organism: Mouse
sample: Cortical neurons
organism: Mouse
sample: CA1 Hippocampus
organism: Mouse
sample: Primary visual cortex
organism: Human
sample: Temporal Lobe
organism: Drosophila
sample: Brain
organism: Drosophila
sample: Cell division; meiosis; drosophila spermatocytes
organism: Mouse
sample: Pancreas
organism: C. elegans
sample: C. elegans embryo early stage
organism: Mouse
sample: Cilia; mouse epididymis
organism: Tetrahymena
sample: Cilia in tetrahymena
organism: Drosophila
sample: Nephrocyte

...

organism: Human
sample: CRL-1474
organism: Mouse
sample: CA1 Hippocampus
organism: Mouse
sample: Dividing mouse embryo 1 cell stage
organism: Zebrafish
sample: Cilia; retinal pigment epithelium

--

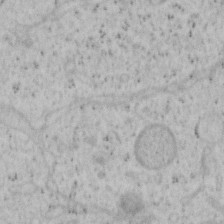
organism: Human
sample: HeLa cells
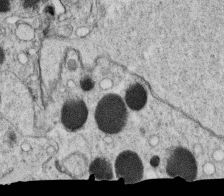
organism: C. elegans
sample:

WORK INSTRUCTIONS: Considering only the material above, set down every line from the one with "sample: CRL-1474" to the one with "sample: Cilia; retinal pigment epithelium", inclusive, exactly as written.

RESPONSE TO THE TASK:
sample: CRL-1474
organism: Mouse
sample: CA1 Hippocampus
organism: Mouse
sample: Dividing mouse embryo 1 cell stage
organism: Zebrafish
sample: Cilia; retinal pigment epithelium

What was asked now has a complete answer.